This essay explains the role of financial management in Nokia with reference to the historical, current and forecasted financial condition of the company. The financial planning, control and budgeting processes are explained with reference to the company. The financial analysis including ratio and trend analysis and vertical analysis has been performed using the financial statements of the company. The variance analysis is also performed using the budgeted and actual financial statements of the company. The forecasted financial statements of the company have been prepared for the next financial year. A capital spending project has been evaluated using the capital budgeting techniques including NPV, IRR and MIRR and the recommendations for the project have been stated.

Research Methodology

The objective of this essay is to present and evaluate the financial management structure of a company. The research approach used to address this presentation and evaluation is the quantitative approach. Information has been collected from various secondary sources for this essay The secondary sources used for this essay include the annual reports of the company for past five years, books on various topics related to financial management, journal articles and websites.

Information Background

The company selected for financial analysis is Nokia and the information related to the industry and company is given below:

Industry Background

Nokia is part of the mobile communications industry which is now one of the most rapidly growing industries in the world. The rapid evolution of technology in the past 50 years has increased the dependence of individuals and businesses on electronic and wireless communications including mobile phones. The industry includes multinational companies and giants like Motorola, Sony-Ericson and Samsung.
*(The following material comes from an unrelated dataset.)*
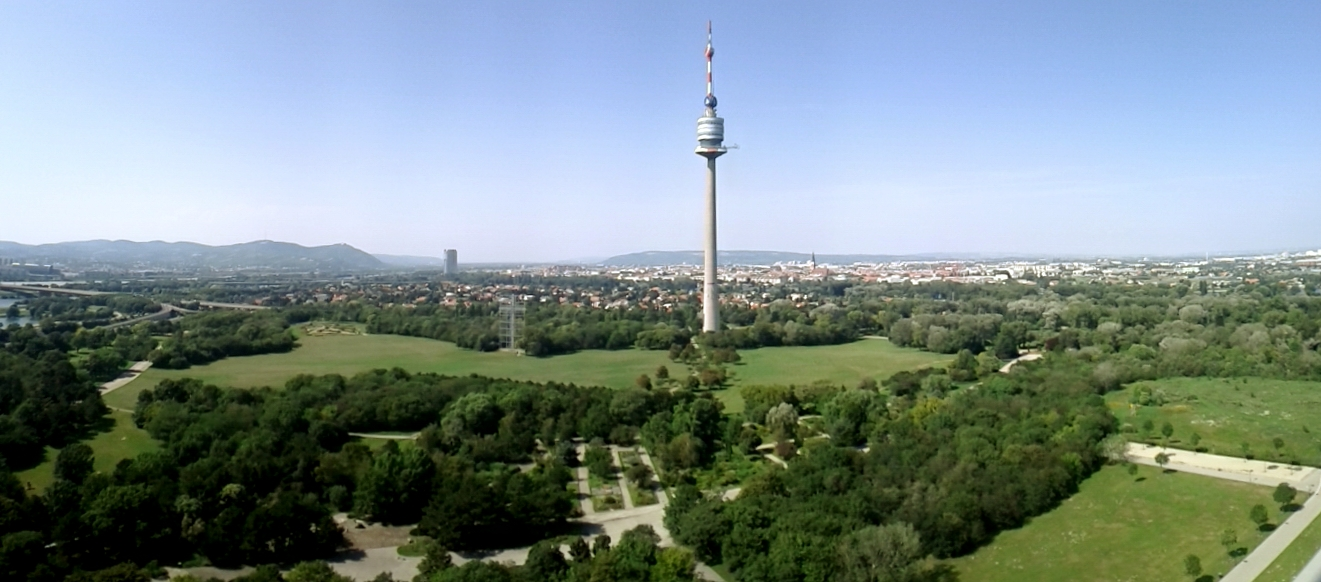 Donaupark Wien, Panoramaaufnahme

The mobile phone industry is highly competitive and technology oriented. The companies in this industry continuously upgrade services or features in their products to gain competitive advantage.

Company Information

Nokia is almost a century and a half company with its roots in the paper, rubber and cable products. The company shifted to the mobile phone industry in 1968 and has been contributing to the industry ever since. During this time the people at Nokia have come up with a variety of innovations in the mobile communications area. The company is listed in various stock exchanges around the world including NYSE and NASDAQ. The company has six segments which are services and software, devices, markets, NAVTEQ and Nokia Siemens network. The company employs over 128,445 employees out of whom 39,350 employees are dedicated to research and development (Nokia).

Products and Services

The company has a wide array of products and services which it offers to a variety of customers across the globe. The devices unit of the company is responsible for the development and management of cellular phones. The services and software unit is responsible for internet services and software which include music, media, messaging services, games and maps.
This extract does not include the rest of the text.